Many planes today are able to carry a small amount of cargo as this is lucrative extra income for airlines which couldn’t be derived from passenger or passenger bags alone. Not so long ago, planes referred to as “Combi Planes” were specially designed modified aircraft that would carry considerably less passengers than usual for its aircraft type, but would also carry significant amounts of cargo in the modified hold. However, an article written by a Yale student and featured in a magazine in 1960 questioned whether this was an efficient process or not as the movement of cargo was dependent on the movement of people. The suggestion from the author being that cargo should be moved by dedicated aircraft.
The students professor gave the student a polite C for his efforts and noted it to be “infeasible”. Not to be deterred the student, a boy by the name of Fred Smith bided his time and then set up his own company using planes to move cargo. The company he founded was named “FedEx”.

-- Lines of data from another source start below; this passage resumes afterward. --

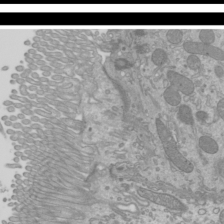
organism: Mouse
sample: Cilia; mouse epididymis
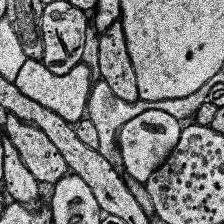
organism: Human
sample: Temporal Lobe
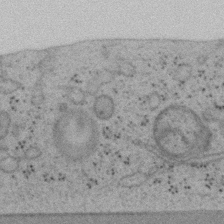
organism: Human
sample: HeLa cells
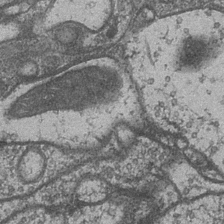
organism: Drosophila
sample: Optic medulla
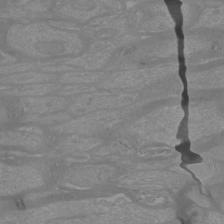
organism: Mouse
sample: Cortical neurons
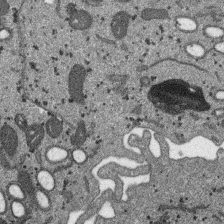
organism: Human
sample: Lung epithelial cells infected with SARS-CoV-2
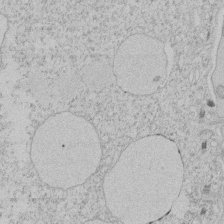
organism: Tetrahymena
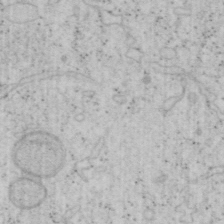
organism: Human
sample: HeLa cells
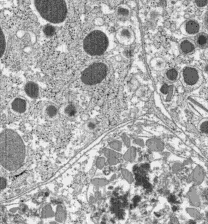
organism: C57BL Mouse
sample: Pancreatic islet
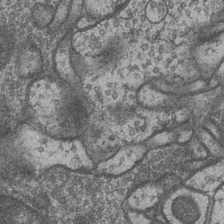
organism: Drosophila
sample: Optic medulla
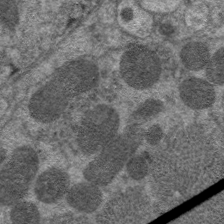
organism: C. elegans
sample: Pharynx
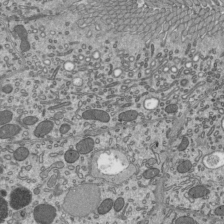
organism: Mouse
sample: Mouse epididymis efferent ductule cilia
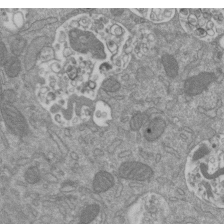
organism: Mouse
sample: ED-1 cell nuclei; centrioles
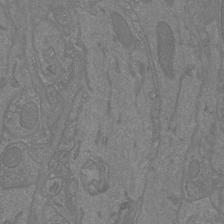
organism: Mouse
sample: Cortical neurons
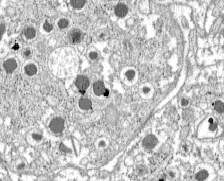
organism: C57BL Mouse
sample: Pancreatic islet
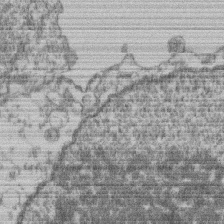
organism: Mouse
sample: T cell stromal cell synapse
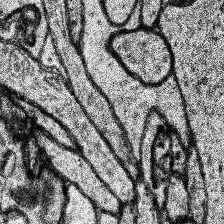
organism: Human
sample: Temporal Lobe
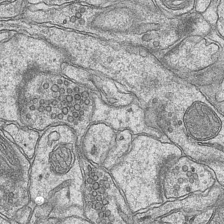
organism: Mouse
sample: CA1 Hippocampus
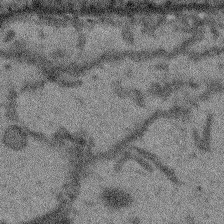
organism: Arabidopsis thaliana
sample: Root tip
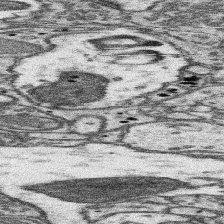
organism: Mouse
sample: Somatosensory cortex neuropil
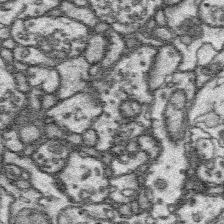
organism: Platynereis dumerilii
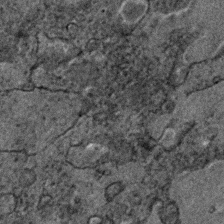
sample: Trachea
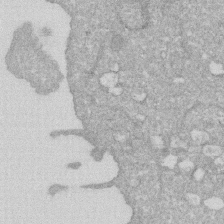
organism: Human
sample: HIV infected U937 cells
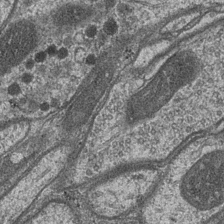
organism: Drosophila
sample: Optic medulla
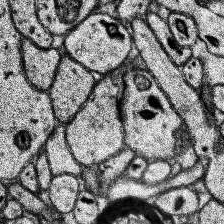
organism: Human
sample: Temporal Lobe
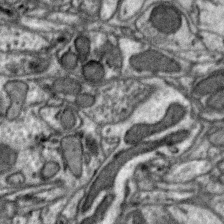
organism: Zebra finch
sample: Brain
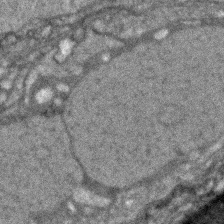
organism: Zebrafish
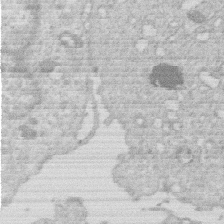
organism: Human
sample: Macrophage cells
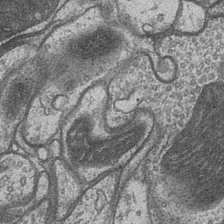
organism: Drosophila
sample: Optic medulla
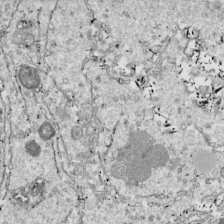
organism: Drosophila
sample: Cell division; meiosis; drosophila spermatocytes
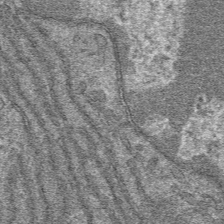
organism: Mouse
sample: Mouse hepatocytes
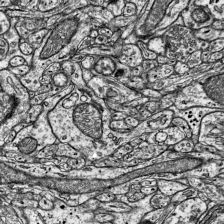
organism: Mouse
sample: Visual Cortex
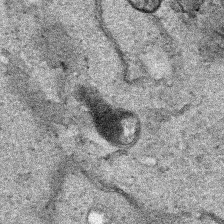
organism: Human
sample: Mitochondria in HCT116 cells
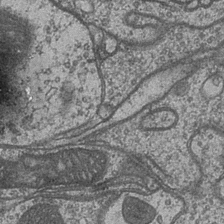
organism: Drosophila
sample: Optic medulla
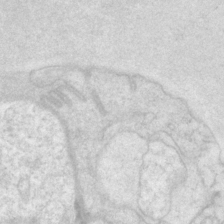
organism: P. pacificus
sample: Pharynx
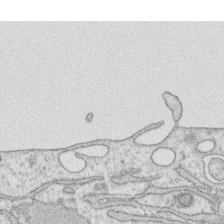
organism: Human
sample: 1205lu cells
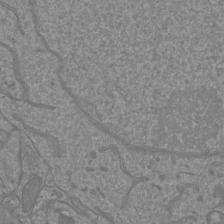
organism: Mouse
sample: Cortical neurons
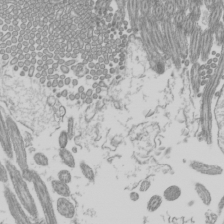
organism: Mouse
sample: Cilia; mouse epididymis
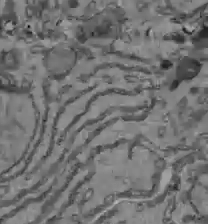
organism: C57BL Mouse
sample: Liver
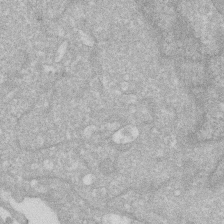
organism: Human
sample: HIV infected U937 cells
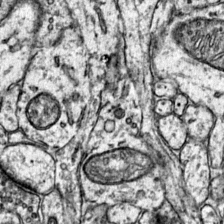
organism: Mouse
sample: Primary visual cortex
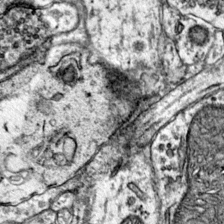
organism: Mouse
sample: Primary visual cortex
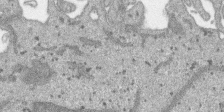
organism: Human
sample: Lung epithelial cells infected with SARS-CoV-2
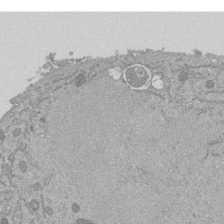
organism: Mouse
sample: ED-1 cell nuclei; centrioles
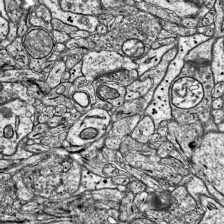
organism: Mouse
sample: Visual Cortex
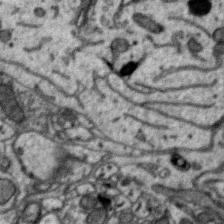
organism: Zebra finch
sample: Brain
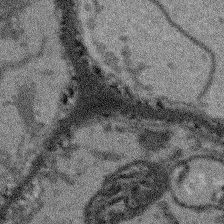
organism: Arabidopsis thaliana
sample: Root tip
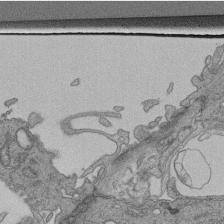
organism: Human
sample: Retinal organoid Rod and Cone cells

Getting to grips with rail
Travelling by train around Europe should be as easy (in normal times) as it is by air; sadly, that has never been the case. The European Union, the bastion of “’people’s rights” has itself struggled to loosen the knot that individual countries and their proxy operators had kept a tight hold of, to the point that fiefdoms were (successfully) created and good luck to anyone who tried to break these monopolies. Indeed, why the EU could enforce its wishes on the aviation sector but not on rail was an interesting issue; if of course they actually wanted to change the status quo. If anyone doubts this opening gambit, they should try booking a multi sector rail journey using different operators and across different countries in what would be the ultimate test of endurance.

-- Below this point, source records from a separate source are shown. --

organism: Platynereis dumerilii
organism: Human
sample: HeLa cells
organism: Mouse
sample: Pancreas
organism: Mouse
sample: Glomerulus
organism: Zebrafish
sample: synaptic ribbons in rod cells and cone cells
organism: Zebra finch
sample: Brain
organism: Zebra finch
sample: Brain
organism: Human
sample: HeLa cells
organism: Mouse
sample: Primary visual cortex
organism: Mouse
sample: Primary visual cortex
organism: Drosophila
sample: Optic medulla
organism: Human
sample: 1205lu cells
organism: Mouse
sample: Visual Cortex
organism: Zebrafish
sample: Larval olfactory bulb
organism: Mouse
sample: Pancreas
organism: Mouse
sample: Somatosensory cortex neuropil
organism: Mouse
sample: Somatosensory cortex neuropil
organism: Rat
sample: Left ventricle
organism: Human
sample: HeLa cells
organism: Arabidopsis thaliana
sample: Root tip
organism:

Having said all the above, it finally looks like things may be happening within the rail world which signifies the start of a new era; where competition is allowed and indeed allowed where, like in aviation, European rail operators can put their footprint across the region and is so doing stimulate this demand via direct competition and thus create new potential for the whole rail industry. France was always a big rail user and it can be argued that their TGV High Speed rail network was the template for others to follow. It can also be argued that like much of French industry, competition is frowned upon and hence its lack of openness and its geographical position whereby rail needed to run through the country to connect others, meant that connectivity not so much stagnated but was in effect stopped. So what’s changing?
Italian Operator Trentitalia applied in 2019 to operate trains between Paris and Milan but that request was successfully slowed down until recently, but finally, two trains daily will soon operate between the two cities. This will be in direct competition to the TGV’s that currently operate between the city pairing and the Trentalia trains will actually be faster. As a by product of this, SNCF has amazingly decided to upgrade its TGV offering on the part between Paris and Lyon, which is one of SNCF’s most important sections and which will now see both it and the new Trentitalia battling for a piece of the lucrative cake.
Spreading the train word also comes with the combination of European Rail Operators NS (Holland), DB (Germany), OEBB (Austria) and SBB (Switzerland) who will enable the Austrain OEBBs new Nightjet train to operate between Amsterdam and Zurich with stops en route at Duisburg, Dusseldorf, Cologne, Bonn and Basel. It doesn’t end there either, Nightjet trains will also commence between Paris and Vienna (which was part of the Orient Express Route). They will also stop in Strasbourg, Karlsruhe, Munich and Salzburg; the operation on this route being a joint one between OEBB and SNCF.
Aside of the realisation that you can’t monopolise forever and being a part of a new era is better than being left on the side, one wonders if the argument to go Green in the world of travel has finally started the light flashing at railway operators across Europe, a huge potential market exists for rail travel that only needs an infrastructure to satisfy it.